Frequently Asked Questions
Questions Worth Asking
Clear answers about how Vintage Series works, what it is designed to do, and where it may fit.
How is Vintage Series different from a standard equal-weight ETF?
Traditional equal-weight ETFs periodically rebalance by trimming their winners and adding to their laggards to restore equal weights. Vintage Series begins with equal weights but does not periodically rebalance. Once a company enters a Vintage, its weight evolves naturally with market performance.
Why would I want multiple vintages?
Different vintages launch at different market entry points, in different economic environments, and with different cohorts of eligible companies. Holding multiple vintages gives you a laddered approach to market exposure similar to how bond investors ladder maturities to reduce dependence on a single entry point
What happens to companies that go bankrupt or get acquired?
Companies that are delisted, go bankrupt, or are acquired are removed from the Vintage at their final market value. The remaining holdings continue unchanged. Over time, the companies that endure naturally become a larger share of each Vintage.
Are Vintage Series ETFs more tax-efficient than traditional index funds?
Potentially. Because Vintage Series does not periodically rebalance, it may generate less portfolio turnover than strategies that regularly reset their holdings. Lower turnover can reduce realized capital gains within the fund, although tax outcomes depend on fund operations, corporate actions, and each investor's individual circumstances.

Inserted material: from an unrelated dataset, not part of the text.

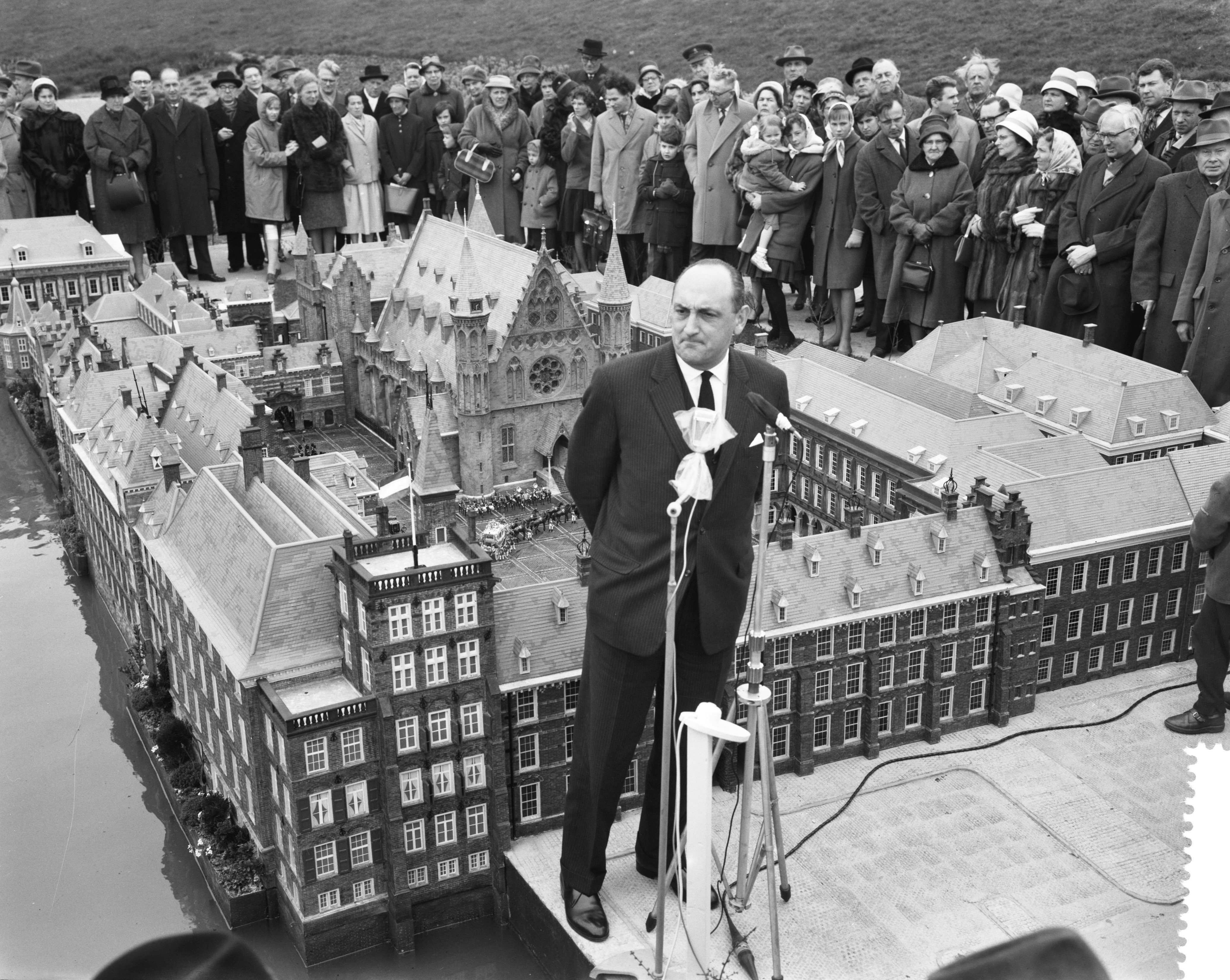 Collectie / Archief : Fotocollectie Anefo Reportage / Serie : [ onbekend ] Beschrijving : Opening Madurodam door Minister van Binnenlandse Zaken Mr. E. H. Toxopeus Datum : 29 maart 1961 Locatie : Den Haag, Zuid-Holland Trefwoorden : Openingen Persoonsnaam : Toxopeus, Edzo Fotograaf : Rossem, Wim van / Anefo Auteursrechthebbende : Nationaal Archief Materiaalsoort : Negatief (zwart/wit) Nummer archiefinventaris : bekijk toegang 2.24.01.04 Bestanddeelnummer : 912-2852

How are new companies added to a Vintage?
Each Vintage is intended to preserve the investment opportunity that existed at its launch. New companies are generally added only when required by corporate actions—such as a spin-off. Under normal market conditions, new companies are not added, preserving the integrity and comparability of each Vintage over time.
Who is Vintage Series designed for?
Vintage Series is designed for long-term investors who believe in broad diversification, low costs, and allowing market outcomes to emerge naturally rather than being continually reset through rebalancing.
Why launch a new Vintage every year?
Each year presents a unique investment opportunity. By launching a new Vintage annually, investors can build exposure across multiple market environments while preserving the identity and return history of each investment cohort. Rather than continuously modifying one portfolio, each Vintage tells its own story.